**Work request**
Skip the images. Copy the records exactly as written.

**Task input**

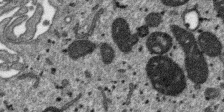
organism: Human
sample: Lung epithelial cells infected with SARS-CoV-2
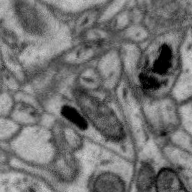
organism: Zebra finch
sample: Brain
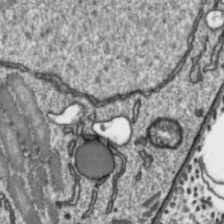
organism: Toxoplasma gondii
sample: Parasites in a vacuole inside a host cell
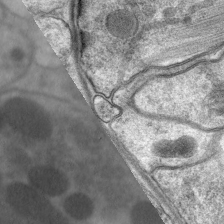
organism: C. elegans
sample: Pharynx
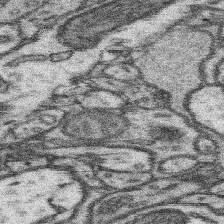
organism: Mouse
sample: Somatosensory cortex neuropil
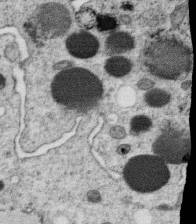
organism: C. elegans
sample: C. elegans oocyte; sperm cells
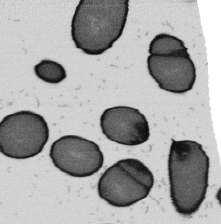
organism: B. subtilis
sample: Bacterial spore
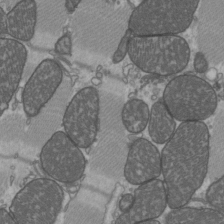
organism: C57BL Mouse
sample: Heart
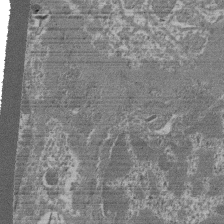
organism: Mouse
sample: Glomerulus
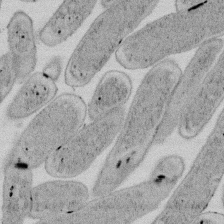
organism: E. coli
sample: Bacterial nucleoid
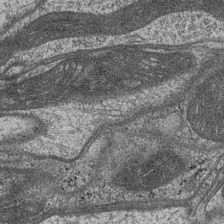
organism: Drosophila
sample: Optic medulla
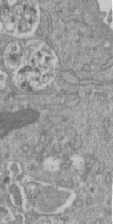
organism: Mouse
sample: ED-1 cell nuclei; centrioles
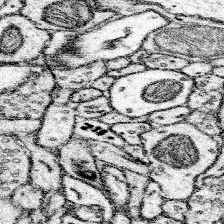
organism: Mouse
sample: Somatosensory cortex neuropil
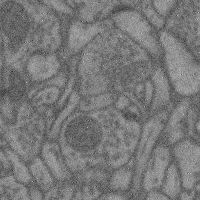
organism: Mouse
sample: Cerebral cortex
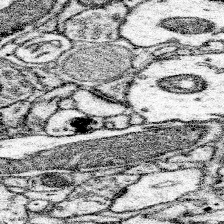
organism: Mouse
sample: Somatosensory cortex neuropil
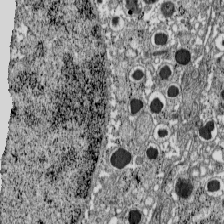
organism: C57BL Mouse
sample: Pancreatic islet
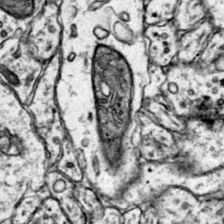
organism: Mouse
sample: Primary visual cortex
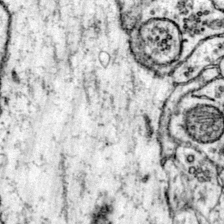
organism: Mouse
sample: Primary visual cortex
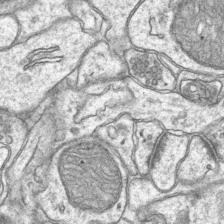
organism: Mouse
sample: CA1 Hippocampus
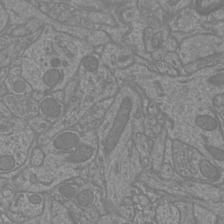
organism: Mouse
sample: Cortical neurons
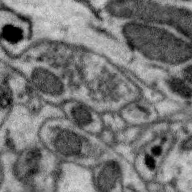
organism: Zebra finch
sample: Brain
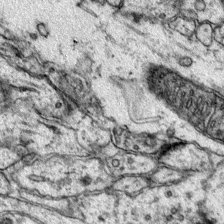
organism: Mouse
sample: Primary visual cortex
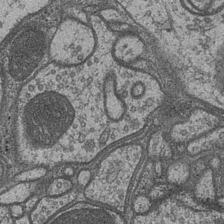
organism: Drosophila
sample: Optic medulla
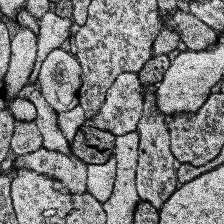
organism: Human
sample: Temporal Lobe
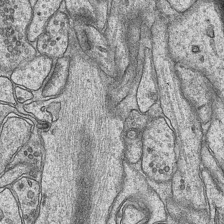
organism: Mouse
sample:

**Output for this task**
organism: Human
sample: Lung epithelial cells infected with SARS-CoV-2
organism: Zebra finch
sample: Brain
organism: Toxoplasma gondii
sample: Parasites in a vacuole inside a host cell
organism: C. elegans
sample: Pharynx
organism: Mouse
sample: Somatosensory cortex neuropil
organism: C. elegans
sample: C. elegans oocyte; sperm cells
organism: B. subtilis
sample: Bacterial spore
organism: C57BL Mouse
sample: Heart
organism: Mouse
sample: Glomerulus
organism: E. coli
sample: Bacterial nucleoid
organism: Drosophila
sample: Optic medulla
organism: Mouse
sample: ED-1 cell nuclei; centrioles
organism: Mouse
sample: Somatosensory cortex neuropil
organism: Mouse
sample: Cerebral cortex
organism: Mouse
sample: Somatosensory cortex neuropil
organism: C57BL Mouse
sample: Pancreatic islet
organism: Mouse
sample: Primary visual cortex
organism: Mouse
sample: Primary visual cortex
organism: Mouse
sample: CA1 Hippocampus
organism: Mouse
sample: Cortical neurons
organism: Zebra finch
sample: Brain
organism: Mouse
sample: Primary visual cortex
organism: Drosophila
sample: Optic medulla
organism: Human
sample: Temporal Lobe
organism: Mouse
sample:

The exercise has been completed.